In particular, Goldman highlighted Microsoft’s diverse cloud capabilities arguing that the company is “well-positioned to capitalize on a number of long-term secular trends, including public cloud and SaaS adoption, digital transformation, AI/ML, BI/analytics, and DevOps (amongst others).”

The analysts’ $US315 ($409) price target for the Redmond-based tech giant implies a 38% potential price jump from Monday’s closing price of $US227.39 ($295). Goldman initiated coverage on Microsoft at a “buy” rating with a $US285 ($370) price target back in January.

In Monday’s report, the analysts were pleased with the growing market share of Microsoft’s Azure cloud business. According to Goldman’s Digital Transformation survey, Microsoft “exhibited the greatest net strength” in digital transformation technology due to its cloud technology.

85% of Chief Information Officers expect Microsoft to gain market share within their IT departments going forward compared to just 7% expecting the company to lose market share.

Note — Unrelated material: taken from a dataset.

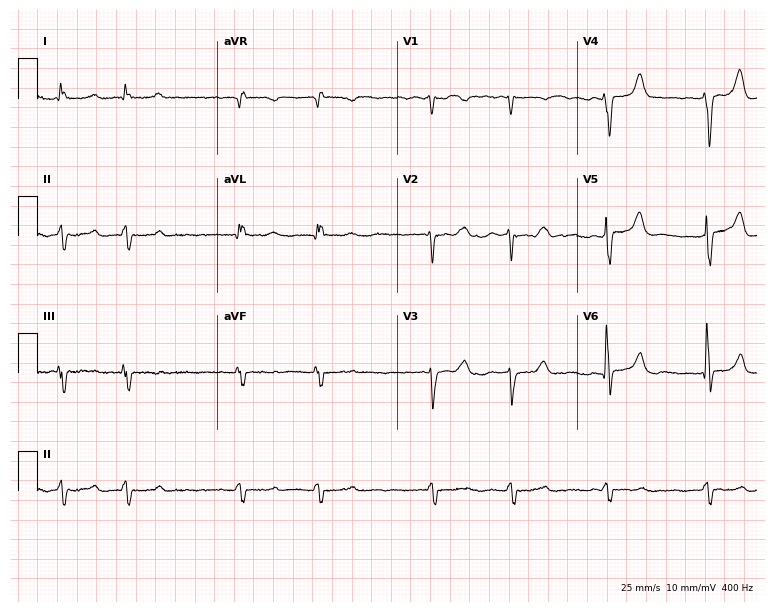
Electrocardiogram (7.3-second recording at 400 Hz), a woman, 75 years old. Interpretation includes atrial fibrillation.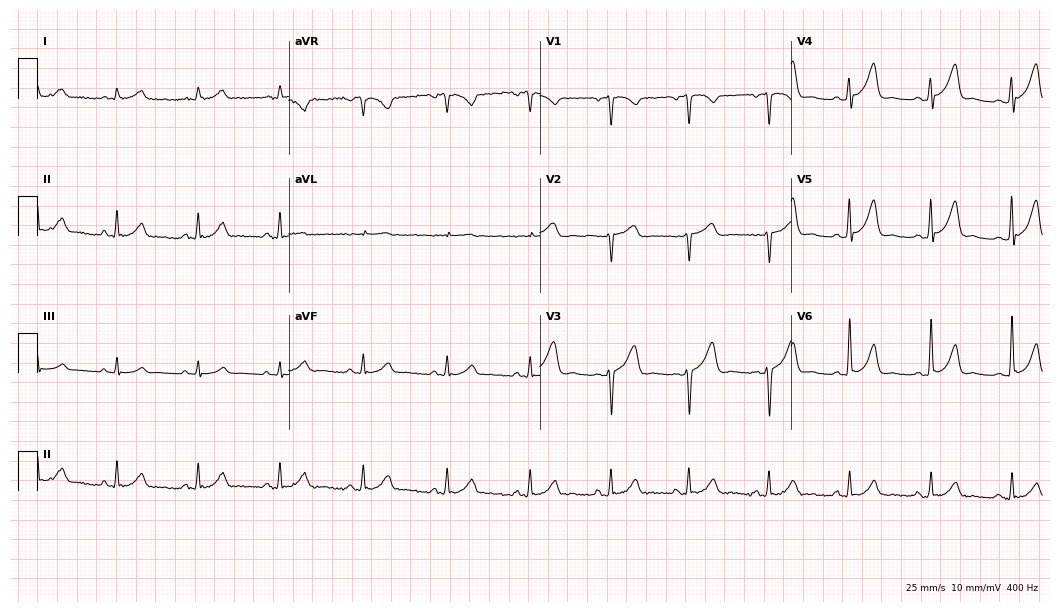
Resting 12-lead electrocardiogram (10.2-second recording at 400 Hz). Patient: a 60-year-old man. Read as a normal ECG.

Additionally, the cloud business’s high margins mean Microsoft could see “sustainable” margin expansion going forward. Commercial cloud gross margins were roughly 71% in Microsoft’s most recent earnings report.

Analysts also mentioned the potential for Office 365 to “double its installed base” to 500 million users and noted Microsoft’s “breadth of offerings and large installed base position the company to expand its share of wallet within customers’ IT budgets.”

Goldman analysts are forecasting revenues and EPS to be well ahead of consensus estimates for the next three years. The analysts believe revenue and earnings will grow at a 14% and 21% compound annual growth rate respectively during the period. They also expect Microsoft will turn in $US164 ($213) billion in revenue and EPS of $US7.41 ($10) in 2021.

Goldman analysts’ positivity adds to a bevy of support for Microsoft. The company boasts 45 “buy” ratings, six “neutral” ratings, and zero “sell” ratings from analysts.